One interesting outcome of the Covid pandemic has been the sharp rise in the phenomenon of the “staycation”. People have been forced to shun overseas travel, looking closer to home for their holidays and holiday accommodation, and all this has contributed to the flourishing of the Airbnb model of holiday letting.
At first glance we might just embrace these informal letting arrangements as a good example of people’s entrepreneurial spirit; part of the positive economic news as we emerge from Covid. Many across the holiday sector enjoyed high demand for accommodation (although holidaymakers felt the consequential rise in prices) and this was not just in hotels and traditional “B&Bs” but, also, at the newer, Airbnb end of the market.
There is much to consider when embarking on any letting business, questions such as whether or not planning permission is needed; health and safety issues; rates; insurance and lease covenants (which may prohibit short or long-term letting). A recent appeal decision – arising in respect of the Community Infrastructure Levy (“CIL”) but relevant to this topic – has also raised afresh the planning law question: which Use Class is the correct one for a property used as a holiday let?
What is the correct Use Class for holiday lets?
When a property which is usually occupied as a residence, in the ordinary sense, is put to use as a short-term holiday let, you do not need to be a legal expert to see that there is, in practice, a qualitative change in the use of the property.
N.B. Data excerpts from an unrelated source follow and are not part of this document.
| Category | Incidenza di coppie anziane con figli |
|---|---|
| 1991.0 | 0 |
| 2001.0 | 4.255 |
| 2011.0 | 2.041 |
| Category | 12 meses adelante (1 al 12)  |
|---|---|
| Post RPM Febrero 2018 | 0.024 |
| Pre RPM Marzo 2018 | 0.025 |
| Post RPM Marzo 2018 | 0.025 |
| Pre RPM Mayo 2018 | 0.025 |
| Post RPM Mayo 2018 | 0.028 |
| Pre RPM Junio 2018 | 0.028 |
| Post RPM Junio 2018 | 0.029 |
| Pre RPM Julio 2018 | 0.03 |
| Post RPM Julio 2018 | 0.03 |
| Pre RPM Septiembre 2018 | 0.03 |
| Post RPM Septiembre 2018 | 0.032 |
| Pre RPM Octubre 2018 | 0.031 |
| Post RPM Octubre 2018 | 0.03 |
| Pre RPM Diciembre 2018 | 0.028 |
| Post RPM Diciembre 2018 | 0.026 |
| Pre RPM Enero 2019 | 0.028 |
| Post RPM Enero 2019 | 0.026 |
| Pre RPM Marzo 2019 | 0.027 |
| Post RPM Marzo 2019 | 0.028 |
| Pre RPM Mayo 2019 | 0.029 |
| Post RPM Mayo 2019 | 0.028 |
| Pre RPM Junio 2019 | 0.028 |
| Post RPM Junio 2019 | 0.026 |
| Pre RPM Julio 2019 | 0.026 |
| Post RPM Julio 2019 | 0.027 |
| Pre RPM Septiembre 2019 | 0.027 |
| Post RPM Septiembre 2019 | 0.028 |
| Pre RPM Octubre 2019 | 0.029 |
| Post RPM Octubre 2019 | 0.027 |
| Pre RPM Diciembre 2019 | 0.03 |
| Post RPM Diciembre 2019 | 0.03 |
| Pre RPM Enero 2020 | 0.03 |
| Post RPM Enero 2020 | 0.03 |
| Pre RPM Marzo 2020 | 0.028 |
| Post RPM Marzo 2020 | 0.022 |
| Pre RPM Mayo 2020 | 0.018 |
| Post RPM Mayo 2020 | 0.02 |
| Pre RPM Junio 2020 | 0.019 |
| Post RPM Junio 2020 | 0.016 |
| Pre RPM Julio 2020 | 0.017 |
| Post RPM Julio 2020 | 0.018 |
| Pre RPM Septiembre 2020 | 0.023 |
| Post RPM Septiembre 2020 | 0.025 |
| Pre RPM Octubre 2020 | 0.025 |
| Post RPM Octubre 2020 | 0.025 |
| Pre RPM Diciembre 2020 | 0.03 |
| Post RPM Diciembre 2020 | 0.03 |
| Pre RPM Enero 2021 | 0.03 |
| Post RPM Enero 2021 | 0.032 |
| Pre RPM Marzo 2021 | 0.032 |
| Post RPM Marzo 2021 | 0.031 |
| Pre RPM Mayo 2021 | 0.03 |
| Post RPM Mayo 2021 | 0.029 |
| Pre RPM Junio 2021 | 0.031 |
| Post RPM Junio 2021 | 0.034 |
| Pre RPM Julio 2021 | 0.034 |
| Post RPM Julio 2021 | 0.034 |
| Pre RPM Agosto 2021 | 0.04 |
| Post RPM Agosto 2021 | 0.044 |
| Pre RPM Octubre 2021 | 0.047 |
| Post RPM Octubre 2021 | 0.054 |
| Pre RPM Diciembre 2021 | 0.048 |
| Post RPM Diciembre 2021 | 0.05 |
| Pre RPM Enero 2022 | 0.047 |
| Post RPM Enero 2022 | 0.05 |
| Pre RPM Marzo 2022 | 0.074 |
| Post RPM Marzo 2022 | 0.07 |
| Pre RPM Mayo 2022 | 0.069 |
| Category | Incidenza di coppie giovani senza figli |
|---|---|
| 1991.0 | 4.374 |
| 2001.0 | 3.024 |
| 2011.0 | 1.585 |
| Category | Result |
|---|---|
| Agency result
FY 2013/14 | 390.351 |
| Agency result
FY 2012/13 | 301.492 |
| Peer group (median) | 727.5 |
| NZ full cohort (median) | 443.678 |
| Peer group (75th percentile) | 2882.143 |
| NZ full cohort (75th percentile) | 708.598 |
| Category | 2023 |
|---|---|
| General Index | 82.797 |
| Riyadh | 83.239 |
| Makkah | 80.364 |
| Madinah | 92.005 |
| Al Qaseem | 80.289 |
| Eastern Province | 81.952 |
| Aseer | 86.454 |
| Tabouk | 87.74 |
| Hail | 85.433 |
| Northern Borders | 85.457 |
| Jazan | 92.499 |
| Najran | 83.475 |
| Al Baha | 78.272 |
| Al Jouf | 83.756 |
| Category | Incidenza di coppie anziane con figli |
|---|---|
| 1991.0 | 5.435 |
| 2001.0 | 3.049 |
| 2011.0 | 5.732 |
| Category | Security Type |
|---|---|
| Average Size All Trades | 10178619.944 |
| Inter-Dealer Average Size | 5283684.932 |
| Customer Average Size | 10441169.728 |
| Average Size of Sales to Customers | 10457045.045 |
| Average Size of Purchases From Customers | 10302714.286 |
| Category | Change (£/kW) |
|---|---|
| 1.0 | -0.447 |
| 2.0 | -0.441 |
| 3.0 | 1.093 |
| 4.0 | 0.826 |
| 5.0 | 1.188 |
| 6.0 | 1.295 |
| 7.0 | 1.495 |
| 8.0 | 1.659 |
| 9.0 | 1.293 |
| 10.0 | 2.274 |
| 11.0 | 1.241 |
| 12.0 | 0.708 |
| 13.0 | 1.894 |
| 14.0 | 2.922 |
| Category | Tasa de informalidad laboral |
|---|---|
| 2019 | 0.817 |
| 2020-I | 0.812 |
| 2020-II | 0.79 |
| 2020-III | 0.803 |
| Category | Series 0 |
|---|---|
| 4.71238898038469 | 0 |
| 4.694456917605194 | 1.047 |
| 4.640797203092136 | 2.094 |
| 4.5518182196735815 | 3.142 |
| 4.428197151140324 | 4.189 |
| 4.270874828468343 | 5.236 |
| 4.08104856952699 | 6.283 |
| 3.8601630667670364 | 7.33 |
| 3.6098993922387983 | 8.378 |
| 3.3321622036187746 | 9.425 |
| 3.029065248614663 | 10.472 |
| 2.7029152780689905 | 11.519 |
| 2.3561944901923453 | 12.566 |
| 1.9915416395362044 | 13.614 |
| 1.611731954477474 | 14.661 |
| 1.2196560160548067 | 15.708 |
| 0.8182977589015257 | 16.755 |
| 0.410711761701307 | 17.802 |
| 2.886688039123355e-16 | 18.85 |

Neighbours of adjoining properties are often acutely aware of the shift, whether it be the regular checking in and out of new arrivals, increased use of communal areas (a common complaint) or (in the worst cases) the noise of high-spirited holidaymakers enjoying themselves.
Any planning lawyer can tell you that the “normal” residential use of a property, occupied as a home on a permanent basis, comes within Use Class C3. This applies whether or not it is owned freehold or leasehold. It is sometimes thought that holiday lets fit more happily within Use Class C1, which is ordinarily thought of as a hotel use. If that were correct, it would of course mean that planning permission was required for the change. However, uses within Class C1 are associated with a high level of ancillary services provided with the accommodation like food and laundry, not just room cleaning and changing bed linen as is normally the case with an Airbnb.
The CIL appeal
The CIL appeal referred to above determined that a property used exclusively for holiday lets, in the particular circumstances of that case, was indeed a use within C3. Planning permission was not needed and there was an initial sigh of relief, no doubt, on the part of the owner. However, there was a significant sting in the tail. Although there was found to be no change in Use Class, this meant, in this case, an unexpected liability to CIL. By contrast, no CIL would have been payable for a C1 use.
This does seem to be another example of one of the ways in which planning law is somewhat out of date. It should fall to policy makers to consider creating a Use Class that better reflects current practice in the market (as was done with the creation of the new Use Class E). In the meantime, those who wish to take advantage of the fashion for informal short term lets should make sure they have checked – and ticked – all the relevant legal boxes.